#### Required work
Look through the records below, and whenever a line contains "Category", copy it.

#### Records to process

════════════════

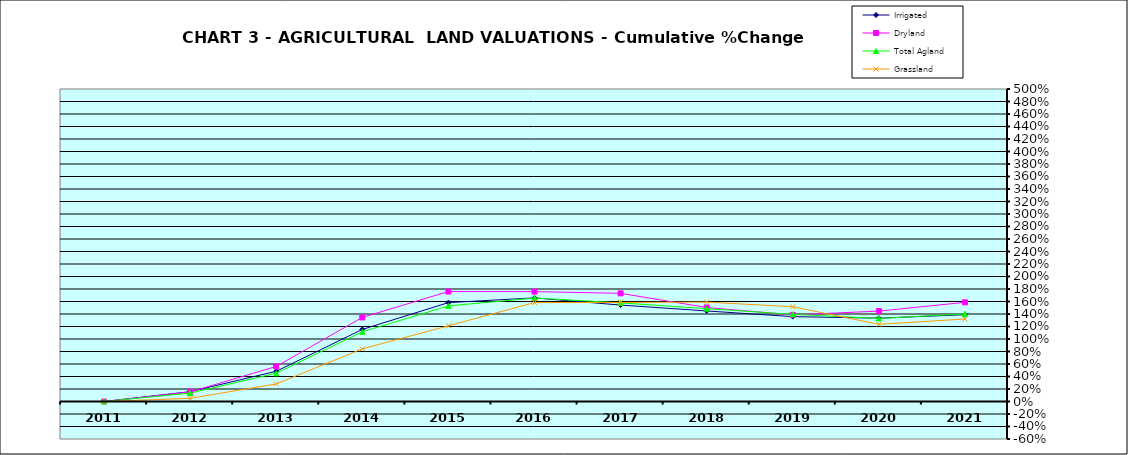
| Category | Irrigated | Dryland | Total Agland | Grassland |
|---|---|---|---|---|
| 2011.0 | 0 | 0 | 0 | 0 |
| 2012.0 | 0.157 | 0.153 | 0.134 | 0.05 |
| 2013.0 | 0.483 | 0.561 | 0.452 | 0.281 |
| 2014.0 | 1.153 | 1.345 | 1.115 | 0.842 |
| 2015.0 | 1.582 | 1.759 | 1.529 | 1.211 |
| 2016.0 | 1.658 | 1.758 | 1.656 | 1.583 |
| 2017.0 | 1.543 | 1.731 | 1.578 | 1.585 |
| 2018.0 | 1.449 | 1.504 | 1.486 | 1.591 |
| 2019.0 | 1.358 | 1.386 | 1.394 | 1.516 |
| 2020.0 | 1.333 | 1.446 | 1.328 | 1.235 |
| 2021.0 | 1.389 | 1.586 | 1.401 | 1.319 |
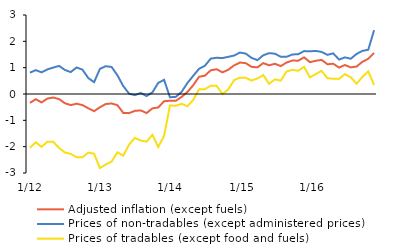
| Category | Adjusted inflation (except fuels) | Prices of non-tradables (except administered prices) | Prices of tradables (except food and fuels) |
|---|---|---|---|
|  1/12 | -0.338 | 0.811 | -2.043 |
| 2 | -0.197 | 0.906 | -1.833 |
| 3 | -0.32 | 0.822 | -2.008 |
| 4 | -0.171 | 0.936 | -1.812 |
| 5 | -0.134 | 1.004 | -1.816 |
| 6 | -0.193 | 1.066 | -2.051 |
| 7 | -0.351 | 0.913 | -2.221 |
| 8 | -0.421 | 0.833 | -2.275 |
| 9 | -0.37 | 1.007 | -2.403 |
| 10 | -0.42 | 0.926 | -2.404 |
| 11 | -0.54 | 0.608 | -2.228 |
| 12 | -0.652 | 0.449 | -2.265 |
|  1/13 | -0.505 | 0.955 | -2.814 |
| 2 | -0.381 | 1.055 | -2.675 |
| 3 | -0.36 | 1.027 | -2.566 |
| 4 | -0.424 | 0.71 | -2.213 |
| 5 | -0.72 | 0.302 | -2.342 |
| 6 | -0.727 | 0.012 | -1.92 |
| 7 | -0.64 | -0.044 | -1.666 |
| 8 | -0.622 | 0.04 | -1.769 |
| 9 | -0.724 | -0.077 | -1.809 |
| 10 | -0.545 | 0.063 | -1.549 |
| 11 | -0.511 | 0.423 | -2.011 |
| 12 | -0.275 | 0.537 | -1.592 |
|  1/14 | -0.256 | -0.123 | -0.438 |
| 2 | -0.26 | -0.109 | -0.447 |
| 3 | -0.111 | 0.08 | -0.372 |
| 4 | 0.076 | 0.416 | -0.463 |
| 5 | 0.335 | 0.692 | -0.226 |
| 6 | 0.655 | 0.958 | 0.181 |
| 7 | 0.696 | 1.073 | 0.184 |
| 8 | 0.902 | 1.344 | 0.313 |
| 9 | 0.94 | 1.376 | 0.31 |
| 10 | 0.822 | 1.363 | -0.001 |
| 11 | 0.92 | 1.412 | 0.172 |
| 12 | 1.086 | 1.46 | 0.527 |
|   1/15 | 1.195 | 1.573 | 0.619 |
| 2 | 1.172 | 1.535 | 0.614 |
| 3 | 1.031 | 1.371 | 0.509 |
| 4 | 1.011 | 1.287 | 0.591 |
| 5 | 1.173 | 1.471 | 0.719 |
| 6 | 1.089 | 1.551 | 0.388 |
| 7 | 1.148 | 1.53 | 0.555 |
| 8 | 1.061 | 1.414 | 0.509 |
| 9 | 1.196 | 1.414 | 0.856 |
| 10 | 1.271 | 1.501 | 0.916 |
| 11 | 1.265 | 1.512 | 0.885 |
| 12 | 1.393 | 1.629 | 1.032 |
|   1/16 | 1.209 | 1.623 | 0.631 |
| 2 | 1.262 | 1.634 | 0.759 |
| 3 | 1.295 | 1.599 | 0.878 |
| 4 | 1.129 | 1.487 | 0.601 |
| 5 | 1.149 | 1.543 | 0.577 |
| 6 | 1.003 | 1.307 | 0.574 |
| 7 | 1.101 | 1.391 | 0.756 |
| 8 | 1.01 | 1.338 | 0.634 |
| 9 | 1.042 | 1.522 | 0.391 |
| 10 | 1.223 | 1.636 | 0.647 |
| 11 | 1.337 | 1.68 | 0.859 |
| 12 | 1.563 | 2.424 | 0.346 |
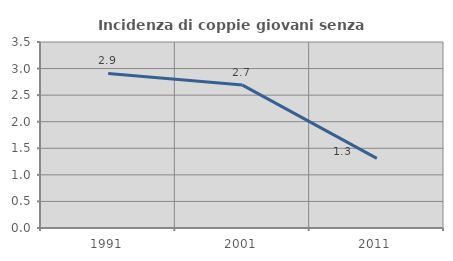
| Category | Incidenza di coppie giovani senza figli |
|---|---|
| 1991.0 | 2.908 |
| 2001.0 | 2.689 |
| 2011.0 | 1.309 |
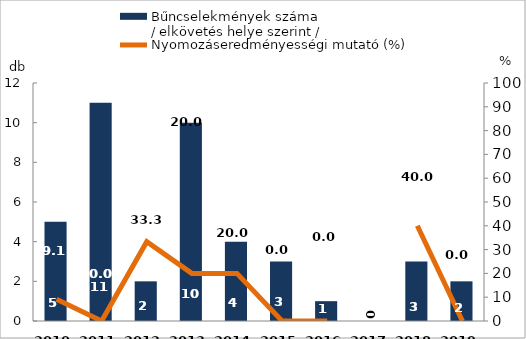
| Category | Bűncselekmények száma
/ elkövetés helye szerint / |
|---|---|
| 2010. év | 5 |
| 2011. év | 11 |
| 2012. év | 2 |
| 2013. év | 10 |
| 2014. év | 4 |
| 2015. év | 3 |
| 2016. év | 1 |
| 2017. év | 0 |
| 2018. év | 3 |
| 2019. év | 2 |
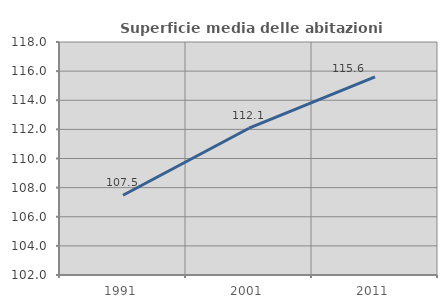
| Category | Superficie media delle abitazioni occupate |
|---|---|
| 1991.0 | 107.476 |
| 2001.0 | 112.08 |
| 2011.0 | 115.601 |

════════════════

#### Your response
| Category | Irrigated | Dryland | Total Agland | Grassland |
| Category | Adjusted inflation (except fuels) | Prices of non-tradables (except administered prices) | Prices of tradables (except food and fuels) |
| Category | Incidenza di coppie giovani senza figli |
| Category | Bűncselekmények száma
| Category | Superficie media delle abitazioni occupate |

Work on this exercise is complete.